Disclaimer: I don’t own Legolas (wish I did though…) I don’t own any other LOTR characters I may put in along the way either.

It was a fine day in Middle earth. I know because I happened to be there that particular day. Anyway, it was a fine day and Legolas the elf was walking through some wood or other (’cause he likes them) when suddenly he was accosted by a bird, who was after his pretty hair for its nest.
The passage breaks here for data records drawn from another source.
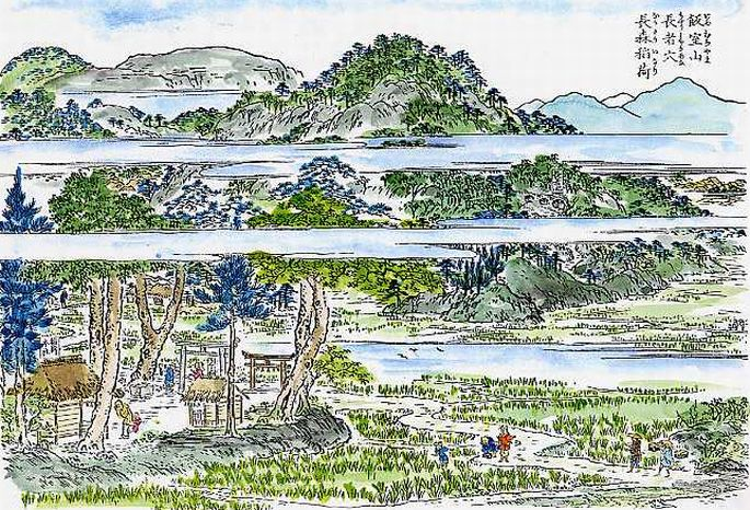 彩色江戸名所図会
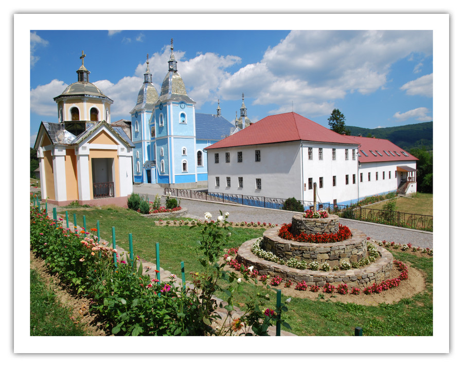 МАЛОБЕРЕЗНЯНСЬКИЙ МОНАСТИР СВЯТОГО МИКОЛАЯ (сучасний вид )
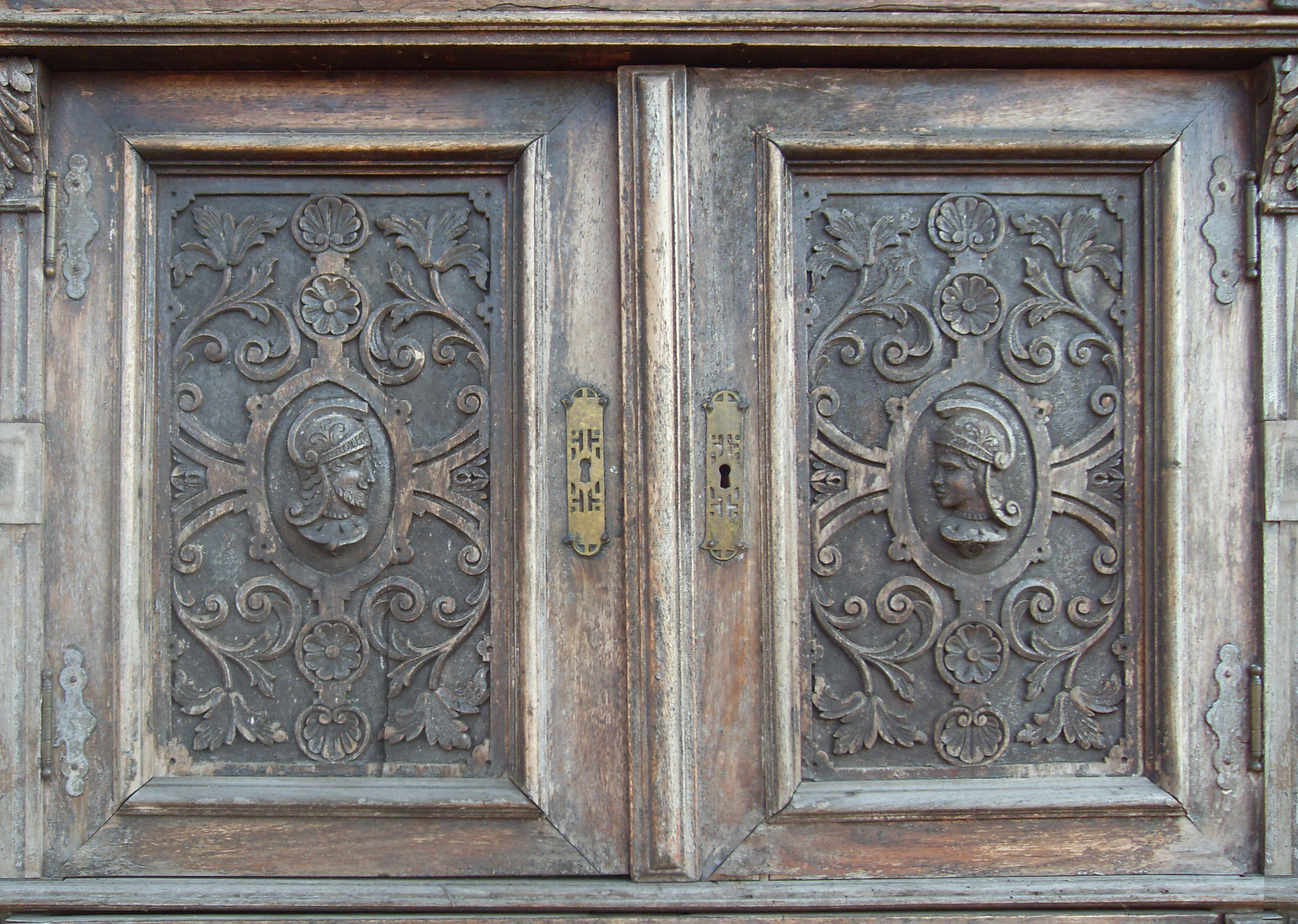 Київський музей вторсировини, елемент декору шафи.

Legolas being the sensitive little elf that he is threw a tantrum about the three hairs that the bird made off with, and then proceeded to sit on the floor and put his hair up into a net so no other bird would ever get any again.

Just then, for no better reason than that I needed a plot twist, Aragorn came wandering through the woods.

“Hello Legolas, are you sitting there putting your hair into a net so that no birds can get at it again?”

“Yes. Are you wandering through the woods for any particular reason?”

“No, and I’m pretty miffed about it really. I mean, there I was at home, enjoying a nice mid-afternoon nap, suddenly the author comes and plonks me in the middle of this unnamed wood! Not so much as a by-your-leave!”

“I know the feeling, dear friend. Would you like to join me, so we can amble aimlessly while she thinks of some new bit of plot?”

“I wasn’t aware that there was any plot, but nonetheless I will join you.”

So the two friends wandered for a little while in the anonymous wood. That was, until Legolas tripped over a log and fell down a slope.


“Are you alright, Legolas?”

“Yes, I just tripped over a log and fell down a slope, I’m hunky-dory!”

“Well there’s no need to be sarcastic!”

“I wasn’t.”

“Oh. Do you mind if I come down?”

“Feel free.”

So Aragorn, not knowing any other way to do it, also tripped over the log and fell down. He landed on a lovely thick bed of leaves, and was just about to lie down and continue his mid-afternoon nap, when Legolas kicked him (on instruction of the author.)

“Whadidya do that for?!”

“The author told me to. She’s just thought of a new bit of plot and doesn’t appreciate you sleeping through it.”

“Oh, sorry!”

Me: “Don’t worry about it.”

So, anyway, Legolas suddenly realised how fun leaves could be if you gave them a chance, and wasted several minutes playing in them. Eventually, one way or another, they both got out of the leaves and found themselves…in amongst a load more trees.

“Well, gee, this is imaginative” Legolas said, in his stomach-meltingly lovely voice.

“Legolas, could you stop your voice being so stomach-meltingly lovely for a few minutes, I think it’s distracting her.”

“But let’s face it Aragorn, it is very nice. And I can’t help it if she’d rather spend time describing how gorgeous I am rather than getting on with the story can I?”

“Oh shut up, you annoying little elf.”

Legolas kicked him again.


“Serves you right.”

“I don’t like you.”

“Good, cos I don’t like you either.”

Me: “Could you guys make up now please? I do have a fanfic to be getting on with.”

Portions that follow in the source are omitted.